La parola era bandita in casa, avevano avvisato tutti di non menzionare gli unicorni almeno fino a quando non sarebbe passata la fissa alla piccola.
George lo sapeva, ma l’aveva ignorato di proposito.
Vendetta in pieno stile George Weasley.
Vide Hermione sgranare gli occhi nello stesso momento in cui Hope iniziò a saltare per il salotto urlando che per il compleanno desiderava un unicorno rosa.
* * * *
Verso sera, quando i piccoli erano nella sala giochi per le ultime avventure prima di tornare a casa supervisionati da Kreacher, sedevano in cucina.
Gli scatoloni erano stati impilati in un angolo. Il numero necessario per non far insospettire i vicini.
Mentre Ginny ed Hermione terminavano di sistemare i piatti, lui e Potter finivano in silenzio il bicchiere di liquore che si erano concessi dopo cena.
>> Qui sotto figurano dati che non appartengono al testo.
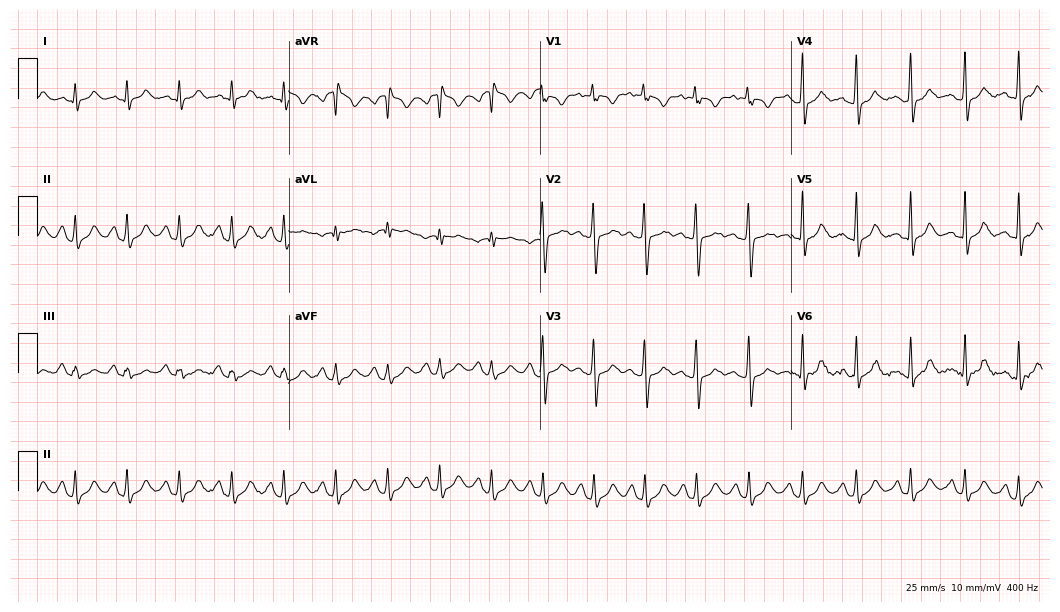
Electrocardiogram (10.2-second recording at 400 Hz), a female patient, 28 years old. Interpretation includes sinus tachycardia (a sinus rate of 100 beats per minute or more).

Si guardava attorno ripensando a quanto avevano visto quelle mura, quante volte aveva preso posto a quel tavolo -uno dei pochi mobili sopravvissuti al restauro della famiglia Potter – di notte, avvolto in un mantello più nero della stessa oscurità che li circondava, a parlare con Albus sottovoce per non far sentire ai ragazzi, sempre con le orecchie tese, qualcosa che non avrebbero dovuto conoscere.
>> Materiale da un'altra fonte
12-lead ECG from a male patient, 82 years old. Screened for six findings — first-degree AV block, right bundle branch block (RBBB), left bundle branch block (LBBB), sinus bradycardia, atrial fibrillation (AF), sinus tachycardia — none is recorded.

Sembrava passata un'eternità. A volte si chiedeva se fosse accaduto realmente, ma gli bastava guardare le cicatrici del suo corpo per averne conferma.
Anche la tomba bianca era un ottimo promemoria.
Ricordava ancora tutte le riunioni con gli altri membri dell'Ordine, ogni missione, ogni bugia che gli aveva permesso di tenere salda la maschera di doppiogiochista.
Si guardò attorno, i muri erano stati tinteggiatati, i mobili cambiati, ma poteva quasi vedere ogni singolo membro dell'Ordine riuniti a quel tavolo a bere con loro.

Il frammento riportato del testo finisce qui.